Opinion At 100, Ritwik Ghatak is so contemporary
If Ghatak’s lifetime was marked by failure, the failure was heroic.
He was perpetually at odds with the system — political, cinematic, commercial — that demanded compliance. On February 7, 1976, the day Ritwik Ghatak died, Calcutta saw a spontaneous outpouring of grief. Thousands of people thronged the streets and accompanied the funeral procession, paying homage to the director who had died at 51 of tuberculosis. “It was a unique funeral of a unique man,” wrote Safdar Hashmi in his 1981 essay, ‘The Genius That Was Ritwik Ghatak’. Yet, the profound public mourning stood in sharp contrast to the neglect Ghatak endured in his lifetime.

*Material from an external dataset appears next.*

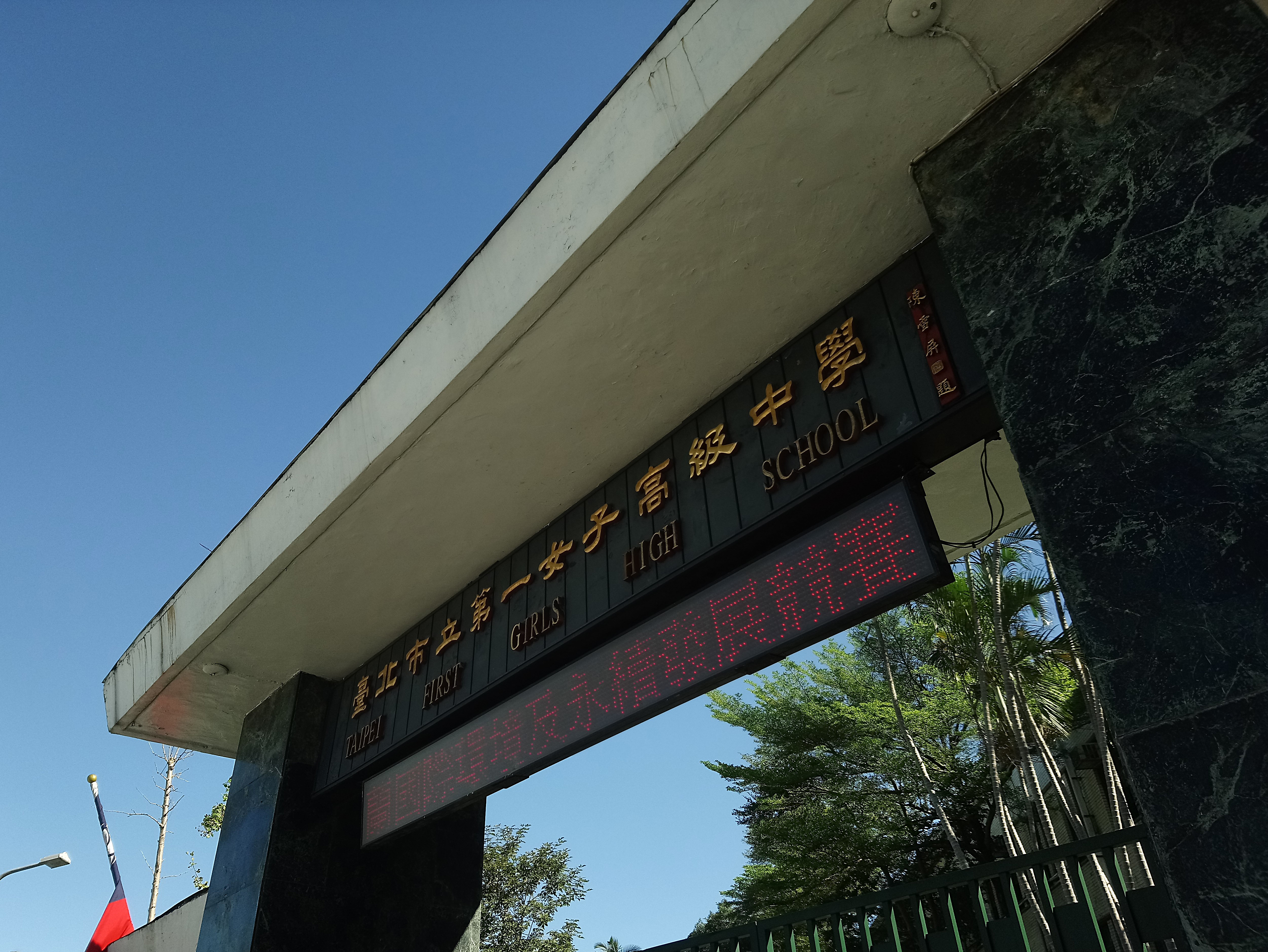 臺北市立第一女子高級中學陳雪屏所題校門,臺北市中正區城內次分區建國里

Despite being one of the pioneers of India’s New Wave cinema, he had not received the kind of recognition his contemporaries Satyajit Ray and Mrinal Sen enjoyed. His first film, Nagarik, would release only after his death. Several others, including Titas Ekti Nadir Naam, would run into difficulties.

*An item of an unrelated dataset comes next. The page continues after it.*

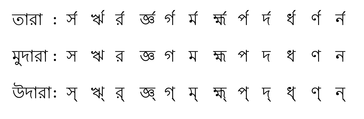 আকারমাত্রিক স্বরলিপি পদ্ধতিতে তিন সপ্তকের স্বরসমূহ

If Ghatak’s lifetime was marked by failure, the failure was heroic. He was perpetually at odds with the system — political, cinematic, commercial — that demanded compliance. His films often misunderstood, his politics unfashionable — he was expelled from the Communist Party in 1955 — his temperament uncompromising, he continued nonetheless to produce devastatingly beautiful films, such as his Partition trilogy, Meghe Dhaka Tara (1960), Komal Gandhar (1961), and Subarnarekha (1962), and nurtured a generation of filmmakers such as Mani Kaul, Kumar Shahani and Adoor Gopalakrishnan during his stint as a teacher at Pune’s FTII. Ghatak saw cinema as a social act that was both deeply local and radically universal, a form of collective memory-making, as ritual and protest, as the world seemed to crumble all around him.
A century later, in a fractured world, his voice feels startlingly contemporary. It’s a reminder that failure can be fertile, and that art, when it refuses to compromise, can be counted upon to bear witness.